Architecture Clarification: Where Does the DIMOS Agent Live?¶
Purpose¶
Preserve historical context while signaling that this page requires verification against the current workflow.
Prerequisites¶
- Review the legacy notes below to understand original assumptions and instructions.
- Cross-check commands and links with the latest tooling before execution.
Steps¶
- Read through the legacy notes captured under Legacy Notes and flag outdated guidance.
- Update or replace the content with validated procedures as time permits.
- Record verification outcomes in the validation checklist and mark follow-up tasks in the backlog.
Legacy Notes¶
TL;DR: The DIMOS agent is a separate Python object that the ROS node wraps around. Think of the ROS node as a thin API gateway.
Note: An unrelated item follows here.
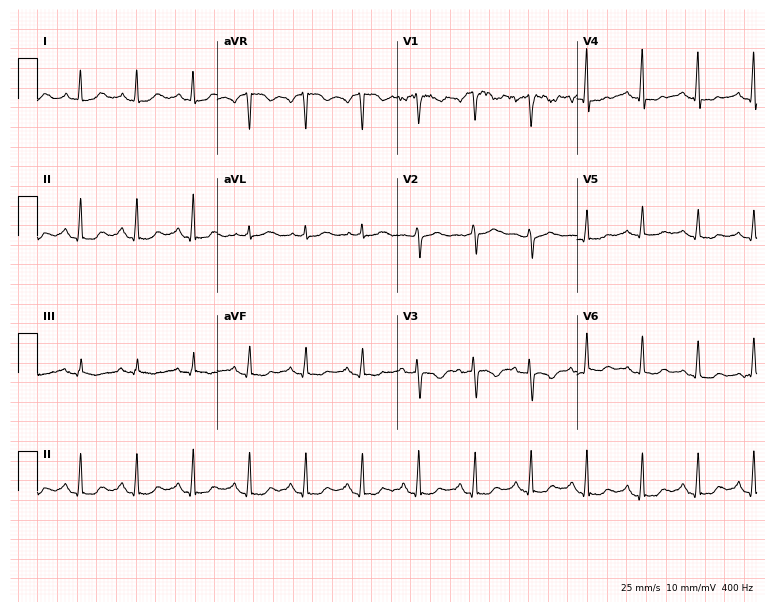
Standard 12-lead ECG recorded from a female, 58 years old. The tracing shows sinus tachycardia (a sinus rate of 100 beats per minute or more).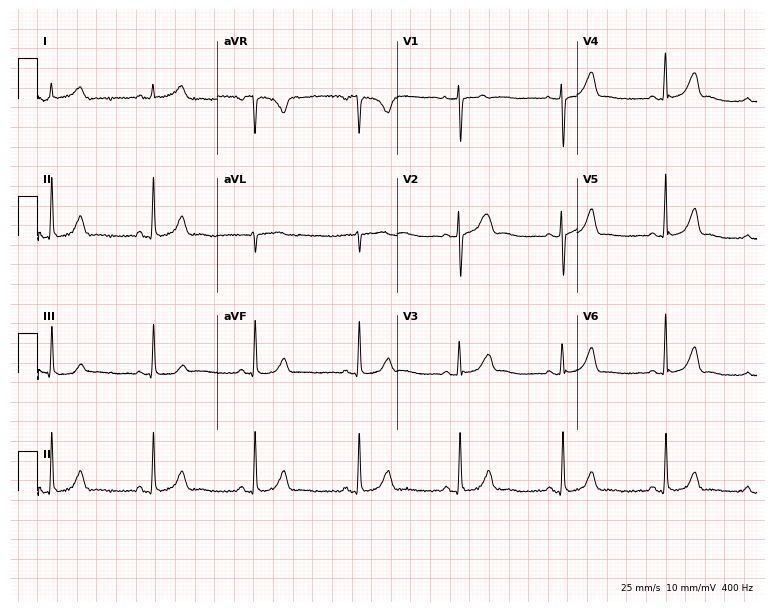
Resting 12-lead electrocardiogram. Patient: a female, 24 years old. Read as a normal ECG.

Current Architecture (Layer by Layer)¶
Layer Diagram¶
┌─────────────────────────────────────────────────────────────────┐
│ Layer 1: ROS2 Node │
│ (MissionAgentNode - Our thin wrapper) │
│ │
│ Responsibilities: │
│ - ROS2 lifecycle (start/stop) │
│ - Topic subscription (/mission_command) │
│ - Topic publishing (/mission_status) │
│ - Parameter management (agent_backend, mock_robot, etc.) │
│ - Convert ROS messages → Python strings │
│ - Convert Python results → ROS messages │
│ │
│ Does NOT: │
│ - Process natural language │
│ - Execute skills │
│ - Control robot │
│ - Store memory/context │
└────────────────┬────────────────────────────────────────────────┘
│ Python function calls
│ (not ROS messages)
┌────────────────▼────────────────────────────────────────────────┐
│ Layer 2: DIMOS Agent │
│ (OpenAIAgent or PlanningAgent - Pure Python objects) │
│ │
│ Responsibilities: │
│ - Natural language understanding (via LLM) │
│ - Mission planning and decomposition │
│ - Skill selection and sequencing │
│ - Semantic memory (ChromaDB) │
│ - Tool/function calling │
│ - Context management │
│ │
│ Does NOT: │
│ - Know about ROS2 at all │
│ - Subscribe to topics │
│ - Publish messages │
└────────────────┬────────────────────────────────────────────────┘
│ Python function calls
│
┌────────────────▼────────────────────────────────────────────────┐
│ Layer 3: DIMOS Skills │
│ (UnitreeSkills - Pure Python objects) │
│ │
│ Responsibilities: │
│ - Skill registry (40+ behaviors) │
│ - Skill execution │
│ - Safety validation │
│ - Result reporting │
│ │
│ Does NOT: │
│ - Know about ROS2 │
│ - Know about LLMs │
└────────────────┬────────────────────────────────────────────────┘
│ Python function calls
│
┌────────────────▼────────────────────────────────────────────────┐
│ Layer 4: Robot Interface │
│ (UnitreeGo2 + UnitreeROSControl) │
│ │
│ Responsibilities: │
│ - Hardware abstraction │
│ - ROS2 topics for robot (DIMOS manages these) │
│ - Mock/real robot switching │
│ - Low-level control │
└─────────────────────────────────────────────────────────────────┘
Key Insight: The ROS Node is Just a Wrapper¶
What Our ROS Node Does¶
class MissionAgentNode(Node): # <-- ROS2 Node (our code)
def __init__(self):
# 1. ROS2 setup
super().__init__("shadowhound_mission_agent")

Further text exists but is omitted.